Let's have a look at our former task.

In [31]:
print(' '.join(nltk.word_tokenize(trump_tweet.lower())))

having great meetings and discussions with my friend , president @ emmanuelmacron of france . we are in the midst of meetings on iran , syria and trade . we will be holding a joint press conference shortly , here at the @ whitehouse . 🇺🇸🇫🇷


Look for a good tweet tokenizer that has Twitter-specific regular expressions built-in either within `nltk` or outside!
http://www.nltk.org/api/nltk.tokenize.html

## Stemming

If we are interested in the core meaning, often we can throw away third person forms or plurals etc.

In [36]:
from nltk.stem import SnowballStemmer

snow = SnowballStemmer('english',ignore_stopwords=True)
for word in nltk.word_tokenize(trump_tweet.lower())[0:10]:
    print(word,'->',snow.stem(word))

having -> having
great -> great
meetings -> meet
and -> and
discussions -> discuss
with -> with
my -> my
friend -> friend
, -> ,
president -> presid


## Term-document matrix

A useful algebraic concept for representing a collection of texts.

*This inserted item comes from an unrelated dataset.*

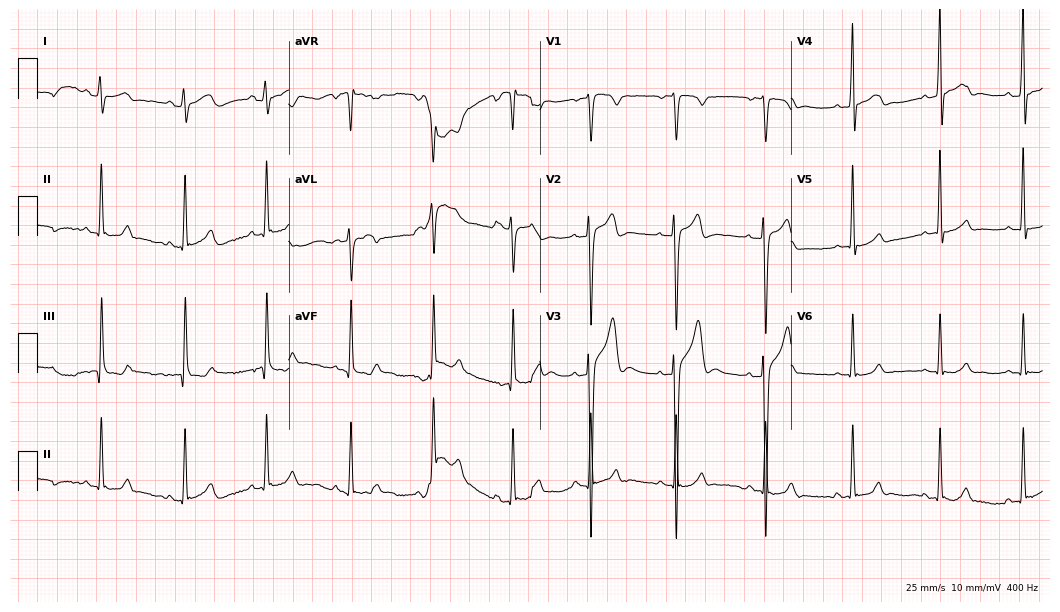
ECG (10.2-second recording at 400 Hz) — a 24-year-old male. Labelled as a normal ECG.

https://en.wikipedia.org/wiki/Document-term_matrix

Let us have a look at such a matrix on some Trump tweets again http://www.trumptwitterarchive.com/archive:

In [52]:
import pandas as pd
from sklearn.feature_extraction.text import CountVectorizer

In [42]:
obamacare = pd.read_csv('obamacare.csv')

In [46]:
c = CountVectorizer()

In [53]:
c.fit_transform(obamacare['text'].head(3).tolist()).todense()

matrix([[0, 1, 2, 0, 0, 1, 0, 1, 0, 1, 0, 0, 1, 1, 0, 1, 1, 1, 1, 1, 1,
         0, 0, 0, 1, 1, 0, 1, 0, 0, 0, 0, 1, 0, 0, 1, 0, 0, 1, 0, 1, 1,
         1, 1, 1, 1, 0, 1, 0, 0, 0, 1, 1, 0, 0, 0, 1, 1, 0, 1, 3, 0, 1,
         0, 1, 0, 0, 1, 0, 1, 1, 0, 1, 0, 1],
        [0, 0, 0, 0, 0, 0, 0, 0, 0, 0, 1, 0, 1, 0, 0, 1, 0, 0, 0, 0, 0,
         0, 0, 0, 0, 0, 1, 0, 0, 0, 0, 0, 1, 2, 1, 1, 0, 1, 0, 0, 1, 1,
         0, 1, 0, 1, 0, 0, 0, 1, 0, 0, 0, 0, 1, 0, 1, 1, 0, 0, 2, 0, 0,
         0, 0, 0, 1, 0, 0, 0, 0, 0, 1, 0, 0],
        [1, 0, 1, 1, 1, 0, 2, 0, 1, 0, 0, 1, 1, 0, 1, 1, 0, 0, 0, 0, 0,
         1, 1, 1, 0, 0, 0, 0, 1, 2, 1, 1, 1, 0, 1, 1, 1, 0, 0, 1, 1, 0,
         0, 0, 0, 0, 1, 0, 1, 0, 1, 0, 0, 1, 0, 1, 1, 0, 1, 0, 4, 1, 0,
         1, 0, 1, 0, 0, 1, 0, 0, 1, 0, 1, 1]], dtype=int64)

In [54]:
' '.join(c.get_feature_names())

'00 amp and approved approximately as at based be been being biggest bill come conference cut democrats develop essentially eventually fact final for goes great has hated healthcare history house if in individual is just mandate morning most new news obamacare of on our over part passed plan reform remember repealed repeals republicans senate signed states tax terminated terrible that the there time to together tomorrow under unfair united unpopular very vote which white will'

It excluded so-called stopwords.

## Other questions

What to do when the texts do not have the same length? How to exclude not relevant words? How to make a weighting scheme for our purposes?

How to deal with the 'timeseries' nature of texts? What inputs do neural networks expect?